French hospitals reported that more than 72% of ICU beds were occupied by people with COVID-19 and were preparing drastic measures to brace for further patient surges.

Some medical professionals also point out that hospital numbers aren’t a perfect reflection of disease severity either because they include patients admitted for other health problems who happen to test positive for the coronavirus.

At the same time, keeping track of COVID-19 admissions can tell doctors something about the seriousness of the virus and also the capacity of hospitals to deal with the crisis. That, in turn, can help health leaders determine where to shift equipment and other resources.

Ali Mokdad, a professor of health metrics sciences at the University of Washington in Seattle, believes that for each new infection detected, two cases are being missed.

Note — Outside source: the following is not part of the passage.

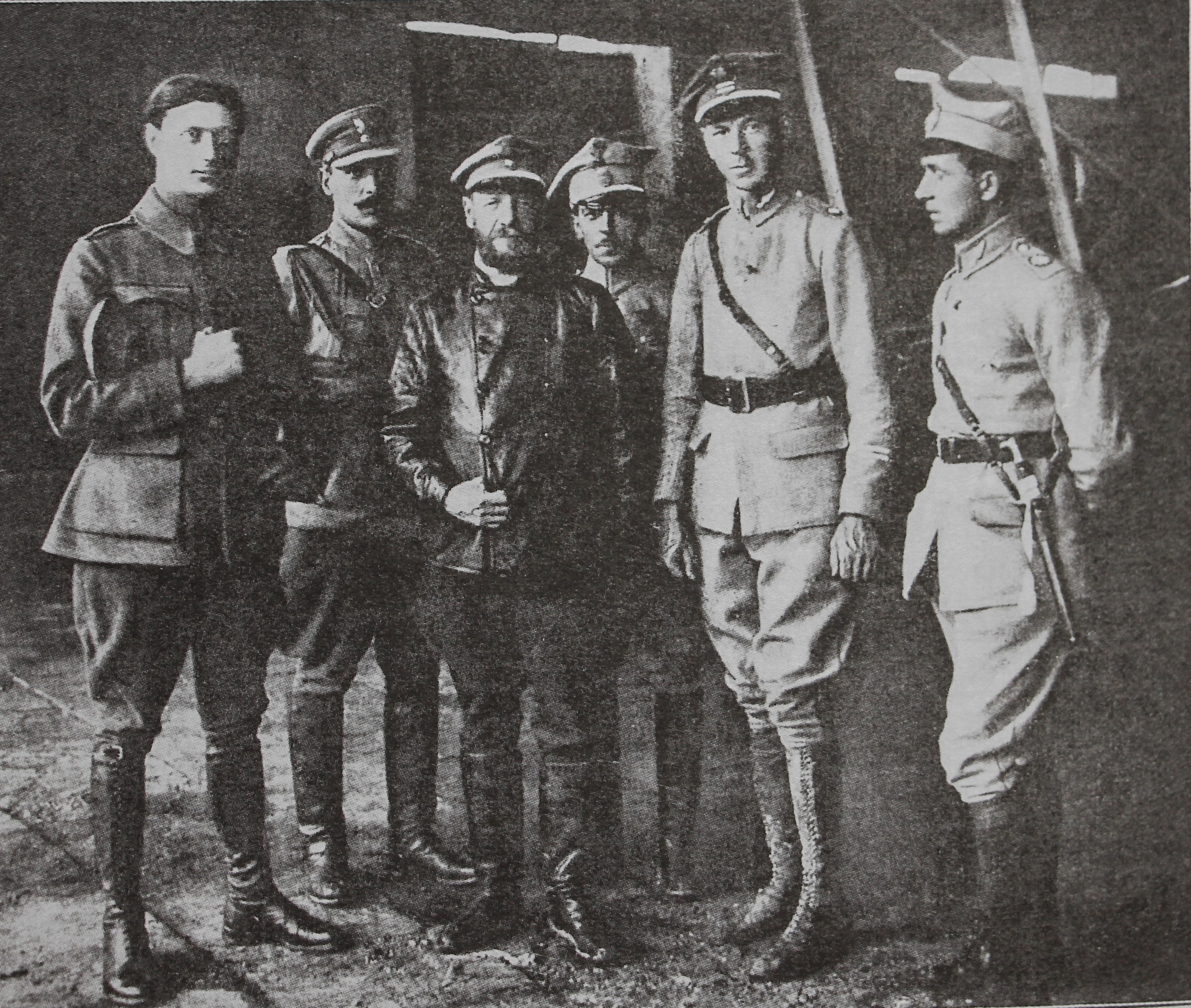 Generał Lucjan Żeligowski w Stanisławowie po przewiezieniu go samolotem ze Lwowa przez por. Ludomiła Rayskiego; czerwiec 1919

As such, he says tracking the number of positive test results is still important as case numbers can point to future hot spots and indicate whether a wave of infection has peaked.

Also, case counts will continue to be important to people who are vulnerable because of age or health reasons and need a sense of the virus’ spread in their communities so they can make decisions about precautions, he says. Hospitals, schools, and businesses need to plan for absences.

“To give up on knowing if cases are going up or down, it’s flying blind. How can we as a country not know the epidemic curve for infection?” he asks.

If testing has lost its relevance, he says, it is because (many countries) never developed a way to monitor infections consistently and reliably. “And,” he adds, “it’s not acceptable to cover failure by changing the rules.”